PEx_MoviesPEx_Movies Administrator PEx Moderator
edited March 30 in Movie Reviews #1
A one hell of a heart-pounding, occasionally dizziness-inducing action-thriller.

PEx Reviewer: @benchboy
Photo Credit: Universal Pictures International

As if we haven't had enough of hospital-related images on our screens because of the pandemic, here comes a movie with a title that still somehow reminds us of all the anxiety we experienced in the last two years and unfortunately people in some parts of the world are still experiencing.

It might turn off a few, but viewing it from another perspective – talking about a new film offering to be shown in movie houses means the cinemas are open again, and we can go back to our recreational activities with our friends and families! There's time again to switch to escapist mode!

Indeed, if you wish to forget about your worries for around two hours, Ambulance, a one hell of a heart-pounding, occasionally dizziness-inducing action-thriller from no less than Transformers and Armageddon director Michael Bay, would definitely suffice.

Around half of the movie's visuals feature the emergency vehicle as brothers Will and Danny (Jake Gyllenhaal and Yahya Abdul-Mateen II), after robbing a bank, use it to try to escape the police while taking medical technician Cam Thompson (Eiza Gonzalez) hostage. Michael Bay being himself, big budget car chases are aplenty here, and the characters won't feel like they're not relatable or two-dimensional.

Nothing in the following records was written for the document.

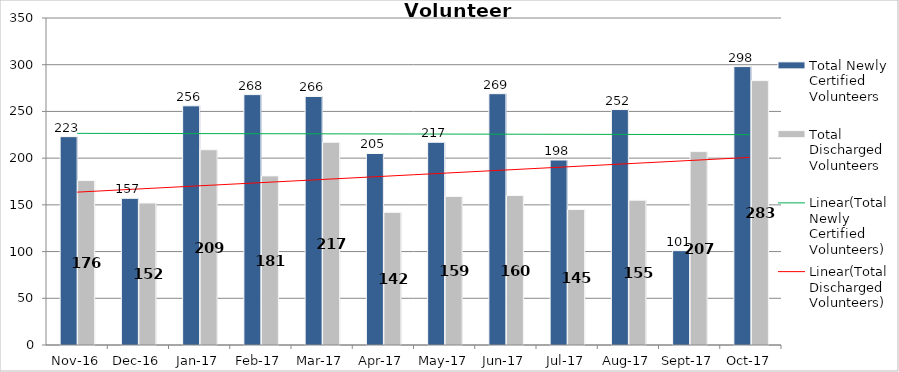
| Category | Total Newly Certified Volunteers | Total Discharged Volunteers |
|---|---|---|
| 2016-11-01 | 223 | 176 |
| 2016-12-01 | 157 | 152 |
| 2017-01-01 | 256 | 209 |
| 2017-02-01 | 268 | 181 |
| 2017-03-01 | 266 | 217 |
| 2017-04-01 | 205 | 142 |
| 2017-05-01 | 217 | 159 |
| 2017-06-01 | 269 | 160 |
| 2017-07-01 | 198 | 145 |
| 2017-08-01 | 252 | 155 |
| 2017-09-01 | 101 | 207 |
| 2017-10-01 | 298 | 283 |
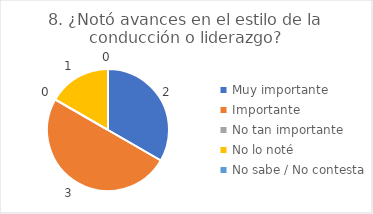
| Category | 8. ¿Notó avances en el estilo de la conducción o liderazgo? |
|---|---|
| Muy importante  | 0.333 |
| Importante  | 0.5 |
| No tan importante  | 0 |
| No lo noté  | 0.167 |
| No sabe / No contesta | 0 |
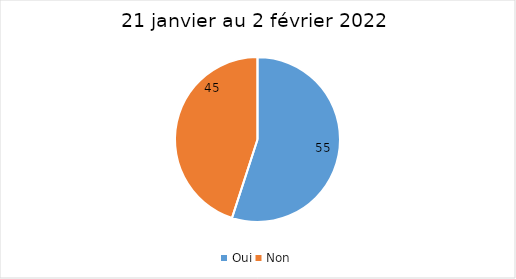
| Category | Series 0 |
|---|---|
| Oui | 55 |
| Non | 45 |
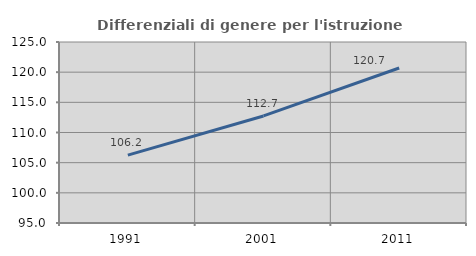
| Category | Differenziali di genere per l'istruzione superiore |
|---|---|
| 1991.0 | 106.249 |
| 2001.0 | 112.746 |
| 2011.0 | 120.692 |
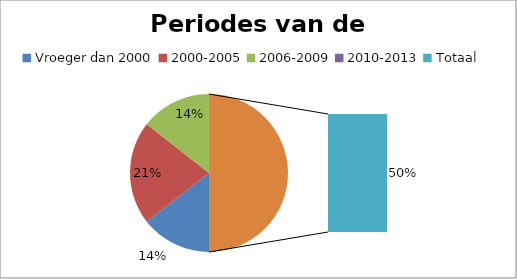
| Category | Aantal |
|---|---|
| Vroeger dan 2000 | 13 |
| 2000-2005 | 19 |
| 2006-2009 | 13 |
| 2010-2013 | 0 |
| Totaal | 45 |

Still, the long chase sequences would tend to make one question how come the authorities never got to outsmart the protagonists and box them in somewhere. To a certain extent, the story pacing got limited in this plot part, thus, perhaps, the inclusion of some 'intermission' scenes – such as some conversations involving the three characters, and one showing Will and Danny singing to Christopher Cross's Sailing while wearing earpods.

One saving grace in the ambulance sequences though, was the performances by the actors. Gyllenhaal and Abdul-Mateen were undoubtedly engaging, and Eiza Gonzalez – wow – she has such a captivating presence on screen!

Cinematography-wise, I find that the bee/fly POV in the camera work, gliding through building surfaces like Spider-Man, feels stylistically unnecessary and unsuccessful as attempts to add tension and 'bigness' to the film. It was also somewhat distracting that despite all the stressful situations the protagonists figure in, their appearances would be all fine moments after.

In the end, as we navigate our way through the 'new normal,' it's possible that movie consumption in the local theatres won't ever go back to pre-pandemic popularity, especially with the wider penetration of streaming services even among casual viewers. Nevertheless, I guess as long as there are entertaining, big movies of Michael Bay scale under 'now showing' or 'coming soon,' the film industry's not dead yet, and can still very much recover.